> **Exercise details**:
Exclude the images and repeat all remaining entries exactly.

Data section Block Start

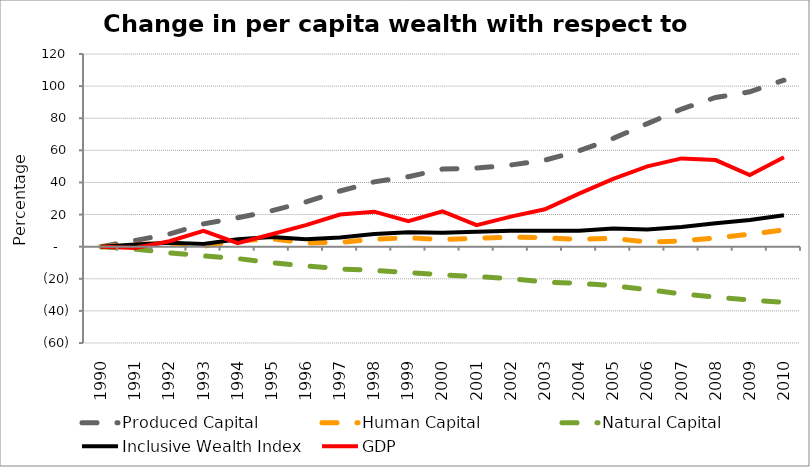
| Category | Produced Capital  | Human Capital | Natural Capital | Inclusive Wealth Index | GDP |
|---|---|---|---|---|---|
| 1990.0 | 0 | 0 | 0 | 0 | 0 |
| 1991.0 | 3.84 | 1.316 | -1.584 | 1.398 | -0.794 |
| 1992.0 | 7.916 | 2.16 | -3.817 | 2.409 | 3.372 |
| 1993.0 | 14.187 | 0.261 | -5.757 | 1.698 | 9.827 |
| 1994.0 | 17.995 | 3.539 | -7.393 | 4.567 | 2.13 |
| 1995.0 | 22.367 | 4.933 | -10.013 | 5.999 | 7.701 |
| 1996.0 | 27.856 | 2.314 | -11.959 | 4.63 | 13.402 |
| 1997.0 | 34.661 | 2.7 | -13.857 | 5.726 | 20.011 |
| 1998.0 | 40.38 | 4.593 | -14.843 | 7.893 | 21.799 |
| 1999.0 | 43.544 | 5.534 | -16.1 | 8.941 | 15.917 |
| 2000.0 | 48.302 | 4.415 | -17.499 | 8.652 | 21.95 |
| 2001.0 | 48.994 | 5.241 | -18.63 | 9.265 | 13.368 |
| 2002.0 | 50.844 | 5.948 | -19.949 | 9.938 | 18.698 |
| 2003.0 | 53.875 | 5.513 | -22.004 | 9.848 | 23.266 |
| 2004.0 | 59.701 | 4.501 | -22.864 | 9.849 | 33.009 |
| 2005.0 | 67.43 | 5.193 | -24.316 | 11.356 | 42.265 |
| 2006.0 | 76.647 | 2.81 | -26.736 | 10.661 | 50.045 |
| 2007.0 | 85.699 | 3.575 | -29.394 | 12.297 | 54.965 |
| 2008.0 | 92.943 | 5.443 | -31.417 | 14.564 | 53.939 |
| 2009.0 | 96.442 | 7.79 | -33.218 | 16.67 | 44.629 |
| 2010.0 | 103.682 | 10.39 | -34.646 | 19.548 | 55.69 |
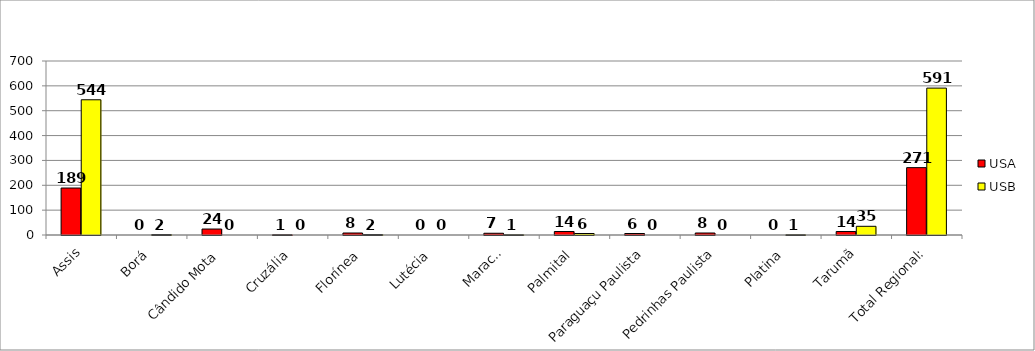
| Category | USA | USB |
|---|---|---|
| Assis | 189 | 544 |
| Borá | 0 | 2 |
| Cândido Mota | 24 | 0 |
| Cruzália | 1 | 0 |
| Florínea | 8 | 2 |
| Lutécia | 0 | 0 |
| Maracaí | 7 | 1 |
| Palmital | 14 | 6 |
| Paraguaçu Paulista | 6 | 0 |
| Pedrinhas Paulista | 8 | 0 |
| Platina | 0 | 1 |
| Tarumã | 14 | 35 |
| Total Regional: | 271 | 591 |
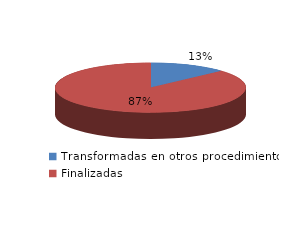
| Category | Series 0 |
|---|---|
| Transformadas en otros procedimientos | 5602 |
| Finalizadas | 37151 |
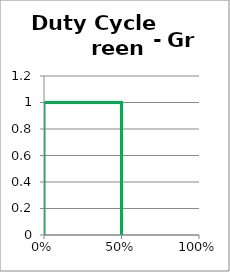
| Category | Green |
|---|---|
| 0.0 | 0 |
| 0.0 | 1 |
| 0.5 | 1 |
| 0.5 | 0 |
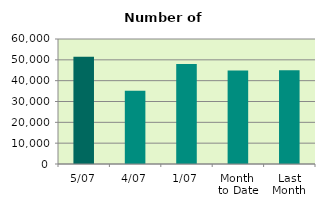
| Category | Series 0 |
|---|---|
| 5/07 | 51434 |
| 4/07 | 35160 |
| 1/07 | 47952 |
| Month 
to Date | 44848.667 |
| Last
Month | 45009.909 |
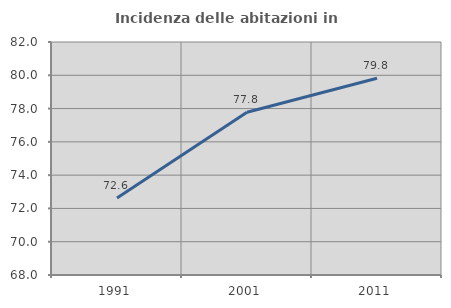
| Category | Incidenza delle abitazioni in proprietà  |
|---|---|
| 1991.0 | 72.624 |
| 2001.0 | 77.778 |
| 2011.0 | 79.823 |
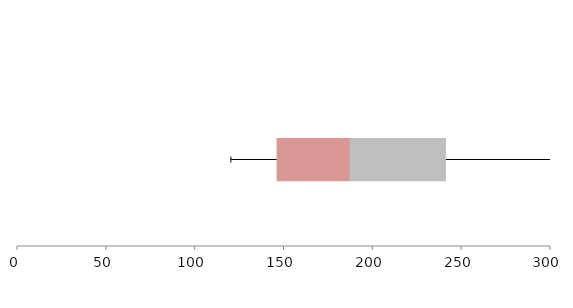
| Category | Series 1 | Series 2 | Series 3 |
|---|---|---|---|
| 0 | 146.103 | 41.298 | 54.059 |

Data section Block End

> **Completed task**:
| Category | Produced Capital  | Human Capital | Natural Capital | Inclusive Wealth Index | GDP |
|---|---|---|---|---|---|
| 1990.0 | 0 | 0 | 0 | 0 | 0 |
| 1991.0 | 3.84 | 1.316 | -1.584 | 1.398 | -0.794 |
| 1992.0 | 7.916 | 2.16 | -3.817 | 2.409 | 3.372 |
| 1993.0 | 14.187 | 0.261 | -5.757 | 1.698 | 9.827 |
| 1994.0 | 17.995 | 3.539 | -7.393 | 4.567 | 2.13 |
| 1995.0 | 22.367 | 4.933 | -10.013 | 5.999 | 7.701 |
| 1996.0 | 27.856 | 2.314 | -11.959 | 4.63 | 13.402 |
| 1997.0 | 34.661 | 2.7 | -13.857 | 5.726 | 20.011 |
| 1998.0 | 40.38 | 4.593 | -14.843 | 7.893 | 21.799 |
| 1999.0 | 43.544 | 5.534 | -16.1 | 8.941 | 15.917 |
| 2000.0 | 48.302 | 4.415 | -17.499 | 8.652 | 21.95 |
| 2001.0 | 48.994 | 5.241 | -18.63 | 9.265 | 13.368 |
| 2002.0 | 50.844 | 5.948 | -19.949 | 9.938 | 18.698 |
| 2003.0 | 53.875 | 5.513 | -22.004 | 9.848 | 23.266 |
| 2004.0 | 59.701 | 4.501 | -22.864 | 9.849 | 33.009 |
| 2005.0 | 67.43 | 5.193 | -24.316 | 11.356 | 42.265 |
| 2006.0 | 76.647 | 2.81 | -26.736 | 10.661 | 50.045 |
| 2007.0 | 85.699 | 3.575 | -29.394 | 12.297 | 54.965 |
| 2008.0 | 92.943 | 5.443 | -31.417 | 14.564 | 53.939 |
| 2009.0 | 96.442 | 7.79 | -33.218 | 16.67 | 44.629 |
| 2010.0 | 103.682 | 10.39 | -34.646 | 19.548 | 55.69 |
| Category | USA | USB |
|---|---|---|
| Assis | 189 | 544 |
| Borá | 0 | 2 |
| Cândido Mota | 24 | 0 |
| Cruzália | 1 | 0 |
| Florínea | 8 | 2 |
| Lutécia | 0 | 0 |
| Maracaí | 7 | 1 |
| Palmital | 14 | 6 |
| Paraguaçu Paulista | 6 | 0 |
| Pedrinhas Paulista | 8 | 0 |
| Platina | 0 | 1 |
| Tarumã | 14 | 35 |
| Total Regional: | 271 | 591 |
| Category | Series 0 |
|---|---|
| Transformadas en otros procedimientos | 5602 |
| Finalizadas | 37151 |
| Category | Green |
|---|---|
| 0.0 | 0 |
| 0.0 | 1 |
| 0.5 | 1 |
| 0.5 | 0 |
| Category | Series 0 |
|---|---|
| 5/07 | 51434 |
| 4/07 | 35160 |
| 1/07 | 47952 |
| Month 
to Date | 44848.667 |
| Last
Month | 45009.909 |
| Category | Incidenza delle abitazioni in proprietà  |
|---|---|
| 1991.0 | 72.624 |
| 2001.0 | 77.778 |
| 2011.0 | 79.823 |
| Category | Series 1 | Series 2 | Series 3 |
|---|---|---|---|
| 0 | 146.103 | 41.298 | 54.059 |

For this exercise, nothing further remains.